The project, entitled Genomic Analysis of Wetland Sediment as a Tool for Avian Influenza Virus Surveillance in Wild Waterfowl is valued at $300,000. Other co-project leaders include Dr. Patrick Tang, Dr. Natalie Prystajecky and Dr. William Hsiao from the BC Public Health Microbiology and Reference Laboratory, which is part of Lower Mainland Pathology and Medicine Services with the Provincial Health Services Authority. Another partner on the project is the Canadian Wildlife Health Cooperative (CWHC), the organization responsible for conducting wildlife surveillance for diseases of agricultural and public health importance on behalf of Canadian Food Inspection Agency and the Public Health Agency of Canada.
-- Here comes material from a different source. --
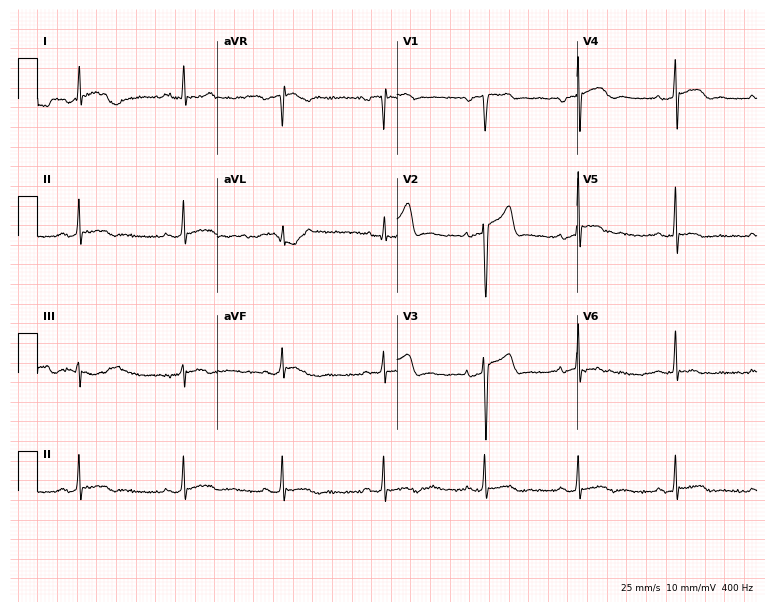
ECG — a male patient, 45 years old. Screened for six findings — first-degree AV block, right bundle branch block, left bundle branch block, sinus bradycardia, atrial fibrillation, sinus tachycardia — none is recorded.

“The partnerships brought together for this project are remarkable,” says Dr. Alan Winter, President and CEO of Genome BC. “All of the players are at the table and this means that impacts and application will happen seamlessly and quickly: this is the value of investing in these emerging issues.”
About Genome British Columbia:
Genome British Columbia is a catalyst for the life sciences cluster on Canada’s West Coast, and manages a cumulative portfolio of over $660M in 211 research projects and science and technology platforms. Working with governments, academia and industry across sectors such as forestry, fisheries, agriculture, environment, bioenergy, mining and human health, the goal of the organization is to generate social and economic benefits for British Columbia and Canada. Genome BC is supported by the Province of British Columbia, the Government of Canada through Genome Canada and Western Economic Diversification Canada and more than 300 international public and private co-funding partners. www.genomebc.ca
Communications Manager, Genome BC
On December 4, 2014, the National Centre for Foreign Animal Diseases, Winnipeg, Manitoba, identified the outbreak strain as a highly-pathogenic avian influenza (HPAI) H5N2 virus.
Sequencing revealed that this virus appeared to be the result of reassortment between a North American AI virus and highly pathogenic Eurasian H5N8 virus.
This virus is remarkable because of its ability to cause immediate high mortality in domestic poultry, because it is the first time a Eurasian HPAI H5 lineage virus has caused an outbreak in poultry in North America, and because this particular reassortment has not been observed anywhere before. Although H5N2 is not believed to be zoonotic, other Eurasian strains of avian influenza are responsible for significant human morbidity and mortality, therefore the arrival of a Eurasian H5 virus in North America has potential public health implications.
Given the economic impacts of avian influenza outbreaks, and the potential public health risks, there is a need to better a) understand the source of the H5N2 virus, and b) to predict and prevent future AI outbreaks. It is currently suspected that the virus originated in wild waterfowl because waterfowl are known to be one of the reservoirs for almost all strains of influenza A, and because waterfowl migration is the most plausible mechanism by which a Eurasian AI strain could arrive in North America. There is additional evidence that strain was introduced by waterfowl.
To date, waterfowl surveillance has been focused on dead birds, but AI does not normally cause mortality in waterfowl. Since AI is shed in bird feces, sampling wetland sediments where feces accumulate would be a more efficient and effective way of detecting AI in waterfowl populations.
The objective of the current project is to determine if genomic analysis of wetlands sediments could be an effective tool to understand the 2014/2015 HPAI H5N2 outbreak and to develop a methodological approach that can be used for future AI surveillance.